According to the National Association of REALTORS, existing-home sales increased just 0.2% in April 2026. NAR also reported that sales increased month over month in the Midwest and South, stayed unchanged in the Northeast, and declined in the West. NAR Chief Economist Lawrence Yun noted that home sales were modestly helped by improved affordability, but that days on market are lengthening as buyers take more time before making decisions. (National Association of REALTORS®)

That matters because spring is usually the Super Bowl of real estate. This is when buyers come out, sellers list, families try to move before the next school year, and the market typically picks up momentum.

But this year, that momentum has been choppy.

Mortgage rates are a major reason. Freddie Mac reported that the average 30-year fixed mortgage rate was 6.37% on May 7, 2026, up from 6.30% the week before. FRED, using Freddie Mac data, also shows the 30-year fixed rate at 6.37% for the week ending May 7, 2026. (Freddie Mac)

Rates are better than the peak we saw in recent years, but they are still high enough to keep affordability tight. Buyers feel every fraction of a percent when they are already dealing with property taxes, insurance, maintenance, and higher everyday costs.

So yes, the national headline is softer.

But here is where we need to be very clear: you cannot copy and paste the national housing story onto Central Texas.

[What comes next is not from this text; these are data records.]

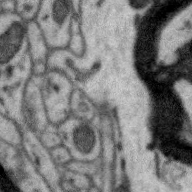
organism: Zebra finch
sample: Brain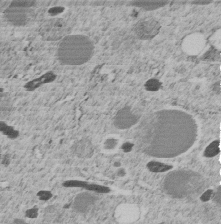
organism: C. elegans
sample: C. elegans embryo early stage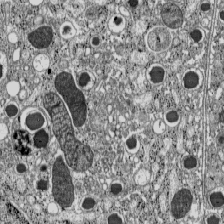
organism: C57BL Mouse
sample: Pancreatic islet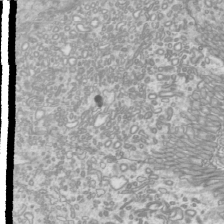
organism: Mouse
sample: Cilia; mouse epididymis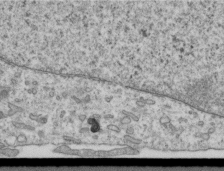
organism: Human
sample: Centriole in RPE cells

Our market has its own personality.

And right now, that personality is not dead. It is just picky.

 

Central Texas Real Estate Is Still Moving

When we look at Central Texas, especially Travis and Williamson Counties, the data tells a more nuanced story.

Your market notes show the contradiction perfectly: sales are up, pendings are up, but prices are down. That means buyers are still active, but they are value-sensitive and pushing back on homes that feel overpriced. In April, Travis and Williamson Counties had 2,271 sales, up 9% year over year, while the median sale price fell 3% to $451,000. Year to date, sales were up 2.7%, new pendings were up 12.5%, median sale price was down 3.8%, and price per square foot was down 4.9%.

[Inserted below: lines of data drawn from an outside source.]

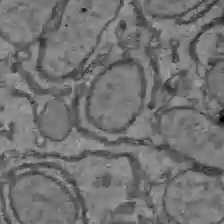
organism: C57BL Mouse
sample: Liver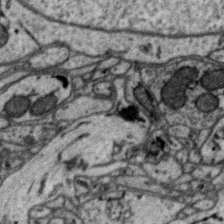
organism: Zebra finch
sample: Brain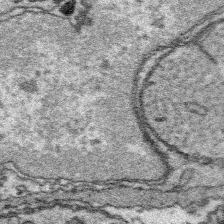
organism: Platynereis dumerilii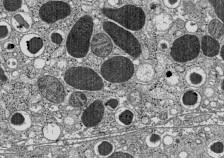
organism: C57BL Mouse
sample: Pancreatic islet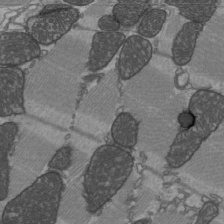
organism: C57BL Mouse
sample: Heart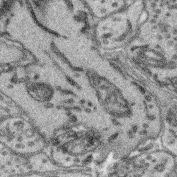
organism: Mouse
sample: Retina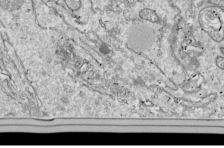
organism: Drosophila
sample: Cell division; meiosis; drosophila spermatocytes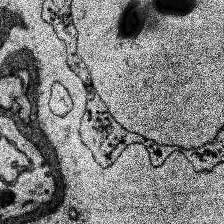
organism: Human
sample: Temporal Lobe

That is the market in one sentence:

Buyers are buying when the price makes sense.

Unlock MLS also reported broader April 2026 Central Texas market activity with 2,648 closed sales, up 2.0%, a median sales price of $440,000, down 1.9%, 3,411 pending sales, up 15.4%, 11,592 active listings, and 4.7 months of inventory.

So when someone says, “No one is buying,” that is not accurate.

People are buying.

But they are not buying everything.

They are not bailing out bad pricing. They are not ignoring old carpet. They are not pretending a roof does not matter. They are not overlooking the builder down the road offering a big incentive package. They are comparing.

And that is where strategy matters.

 

The Austin-Area Job Market Is Stable, But Buyers Are Cautious

The local economy still matters, and Central Texas remains in a better position than many markets.

The Bureau of Labor Statistics reported the Austin-Round Rock-San Marcos unemployment rate at 3.7% in March 2026, with total nonfarm employment up 1.1% year over year. (Bureau of Labor Statistics)

That is a solid foundation, but it is not the rocket-ship job growth environment we saw a few years ago.

People are employed, but cautious. They have income, but they are careful. They want to buy, but they do not want to feel like they are overextending themselves.

That caution is shaping the entire Central Texas housing market.

Buyers are asking better questions:

  • Can I afford the payment comfortably?
  • What are the property taxes?
  • How much is insurance?
  • Is there an HOA?
  • Does the home need a roof, HVAC, windows, flooring, or foundation work?
  • Is the seller realistic?
  • What else can I buy for the same money?
  • Is there new construction nearby offering better terms?

This is not fear. This is discipline.

And discipline is exactly what today’s market requires.

 

What Higher Inventory Means for Buyers and Sellers

Inventory is one of the biggest changes in the Central Texas real estate market.

A few years ago, buyers had almost no leverage. They were competing against multiple offers, appraisal waivers, cash buyers, and deadlines that made everyone feel like they were choosing a spouse on a game show.

Today, the market is more balanced.

In Travis and Williamson Counties, your data shows just over 10,000 active listings and about 4.46 months of supply. About half of active listings have taken a price drop, with the average price drop around 7%.

That is the market talking loudly.

It tells us many sellers came out too high. Buyers pushed back. And the market is not rewarding wishful thinking.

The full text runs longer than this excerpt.